* Work item *
Make an exact copy of the whole listing, but leave its pictures out.
START Information shown
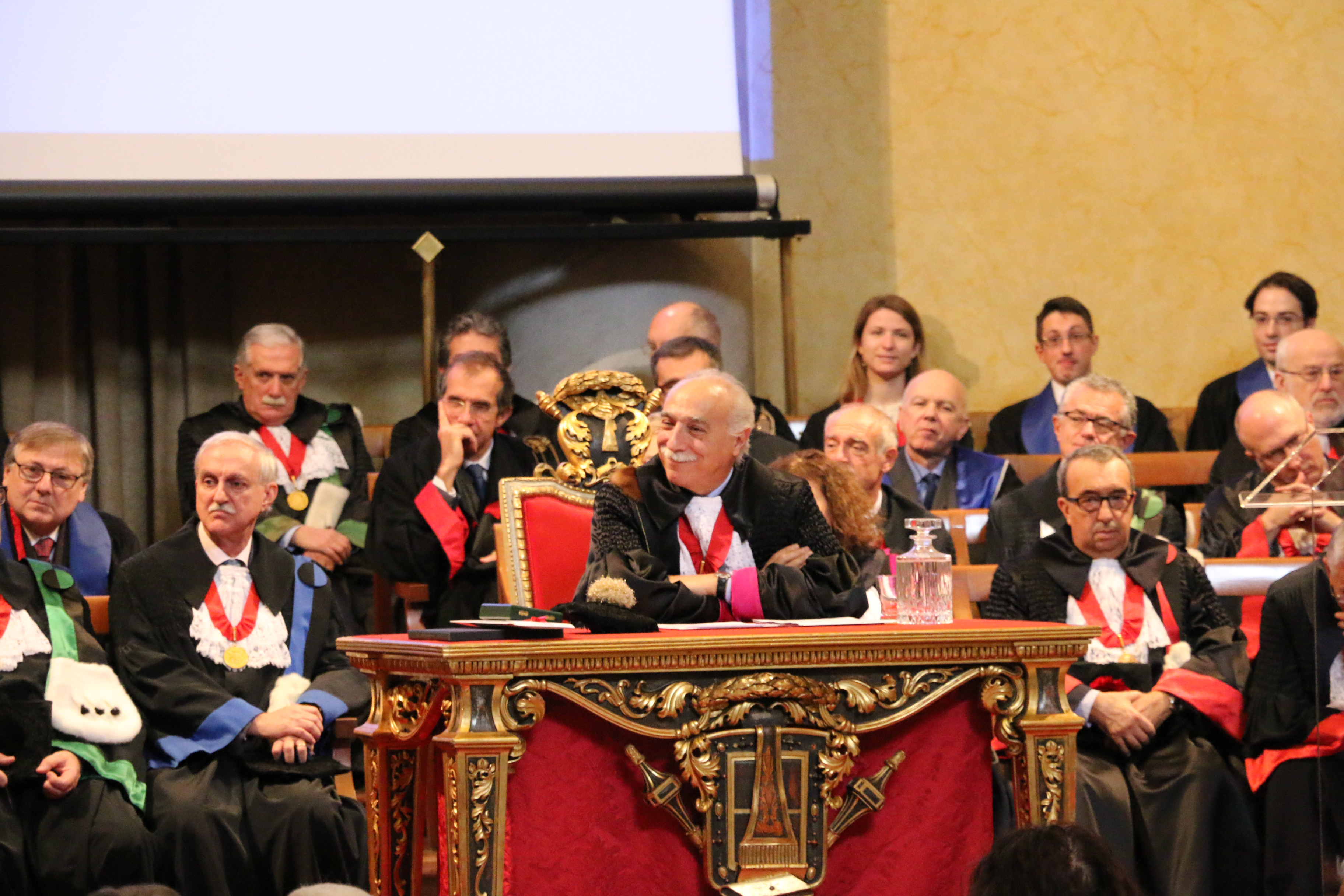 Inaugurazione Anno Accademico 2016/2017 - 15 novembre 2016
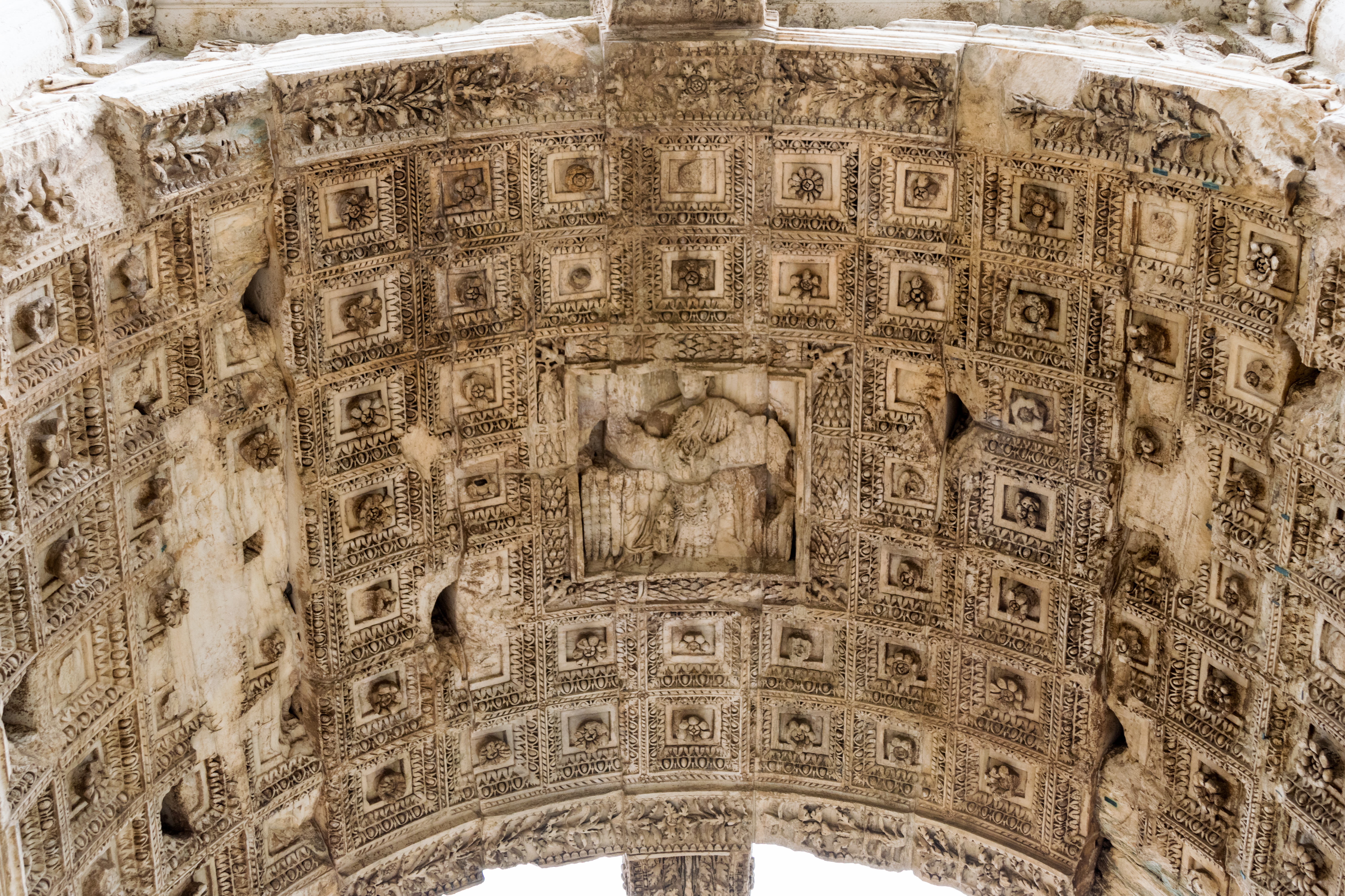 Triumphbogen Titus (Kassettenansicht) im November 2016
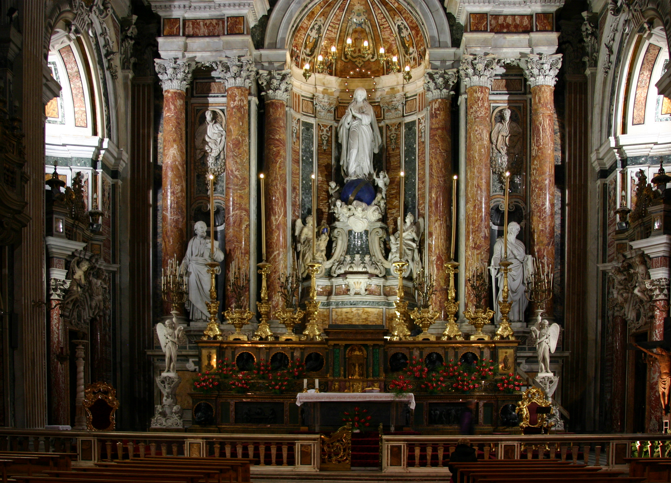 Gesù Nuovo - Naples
END Information shown
* Final answer *
 Inaugurazione Anno Accademico 2016/2017 - 15 novembre 2016
 Triumphbogen Titus (Kassettenansicht) im November 2016
 Gesù Nuovo - Naples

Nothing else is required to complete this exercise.